■ **PROVIDED MATERIAL**
┏━━
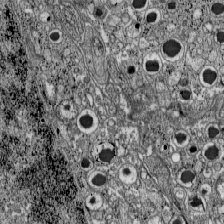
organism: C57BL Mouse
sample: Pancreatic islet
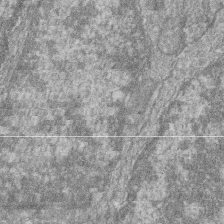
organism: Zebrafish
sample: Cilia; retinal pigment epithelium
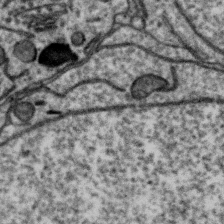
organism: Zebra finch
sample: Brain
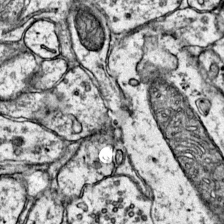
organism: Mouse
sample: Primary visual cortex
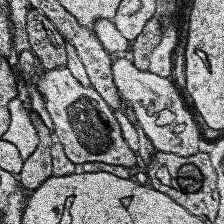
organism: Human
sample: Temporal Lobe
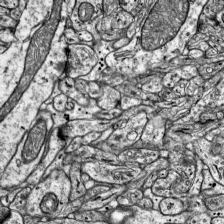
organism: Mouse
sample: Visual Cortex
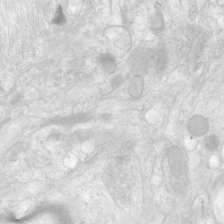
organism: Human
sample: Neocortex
┗━━
┏━━
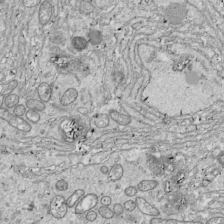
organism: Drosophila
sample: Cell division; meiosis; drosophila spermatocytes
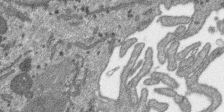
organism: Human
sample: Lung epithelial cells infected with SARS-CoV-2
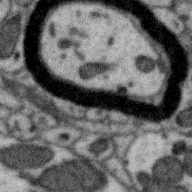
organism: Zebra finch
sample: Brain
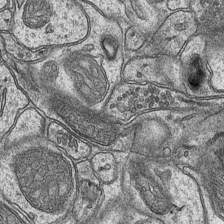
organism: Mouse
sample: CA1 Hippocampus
┗━━
┏━━
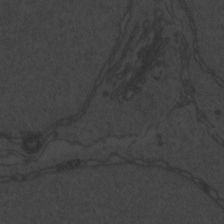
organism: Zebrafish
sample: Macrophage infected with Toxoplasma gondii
┗━━
■ **EXERCISE DESCRIPTION**
From the listing above, repeat only the lines between the line containing "sample: Pancreatic islet" and the line containing "sample: Neocortex", those two included. Pictures are not part of the copy.

■ **RESPONSE AREA**
sample: Pancreatic islet
organism: Zebrafish
sample: Cilia; retinal pigment epithelium
organism: Zebra finch
sample: Brain
organism: Mouse
sample: Primary visual cortex
organism: Human
sample: Temporal Lobe
organism: Mouse
sample: Visual Cortex
organism: Human
sample: Neocortex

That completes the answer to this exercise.